Filed under: Uncategorized — zeeeko @ 5:18 am

When we wake up in the morning, sometimes we now that it’s going to be raining that day, or sunny, or even snowing which means no school…hopefully. Climate is the average weather over many years. It changes gradually, and lasts for a long time like during the four seasons. Many, many, many years, we’ll say millions of years ago many of the earth’s land was under ice, for example a “few thousand years ago UK was under ice,” EPA scientists say. Earth has warmed up really fast, and still is. This is called Global Warming.

How is the Earth’s climate changed?

How is earth warmed up…obviously from the sun, our number one resource for energy and light. But many things block the heat from being released such as the greenhouse gases. These greenhouse gases are Carbon Dioxide, Nitrous Oxide, Methane, and Water Vapor. The image beside shows how that works…but it mostly works like a regular greenhouse works. That’s why they call it the greenhouse effect. From all these greenhouse gases…it warms up the earth…maybe in the future too hot for us to survive.

Greenhouse Gases

  • Carbon dioxide comes from many natural sources such as volcanoes, soils, oceans, and living things. Plants soak up carbon dioxide from the atmosphere as they grow and the ocean acts like a sink for carbon dioxide to be stored in. Carbon dioxide is a key greenhouse gas because it is common and increasing because of human activity such as cars to other engines that makes life easier for the humans.
  • Nitrous oxide comes from soils, oceans and burning wood and fossil fuels. Its greenhouse effect is 320 times greater than carbon dioxide, but it is rare in the atmosphere.
  • Water vapour is the most common and strongest greenhouse gas. Lots, lots of water evaporates from the oceans, mostly closer to the equator since its hotter there.
  • Methane is formed when things rot without oxygen. It has 25 times more greenhouse effect than carbon dioxide, and its also rare in the atmosphere.
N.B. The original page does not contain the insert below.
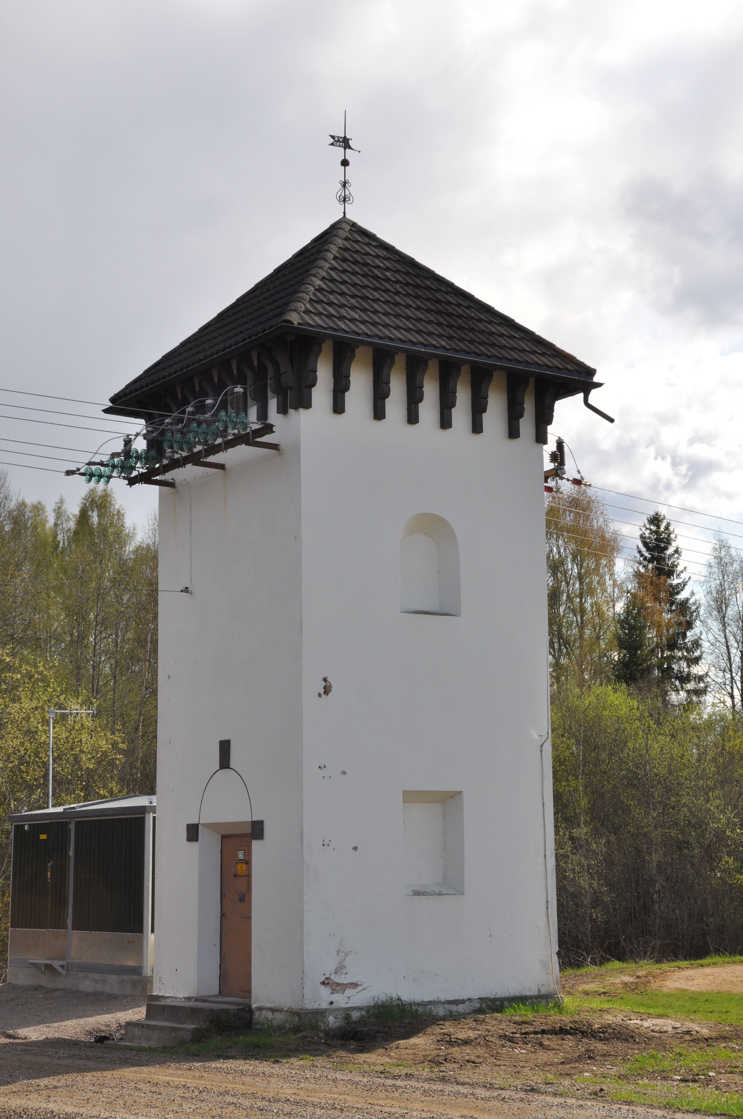 Skansgården transformatorkiosk ved Kongsvinger i Hedmark. Den ble satt i drift i 1920. Dato: 05.05.2009.

Many of our activities make greenhouse gases.

  • Burning Fossil Fuel

Fossil fuels (coal, gas & oil) are the remains of organisms that have been buried since the dinosaurs walked the Earth. We burn fossil fuel in power stations and to heat our houses. Burning fossil fuels releases carbon that has been trapped for millions of years and adds carbon dioxide to the atmosphere. Carbon dioxide levels have increased by 25% since the industrial revolution.

  • Driving Cars

Petrol is a fossil fuel, so we add carbon dioxide to the atmosphere by burning it. Car exhausts also contain many other polluting chemicals.

  • Deforestation

Huge areas of forest are being cut down all over the world. When trees are burnt, the carbon that they locked away is released as carbon dioxide.

  • Landfill sites

When we throw food and garden waste into our rubbish bins, it gets buried in landfill sites. As it rots under piles of other rubbish, it creates methane.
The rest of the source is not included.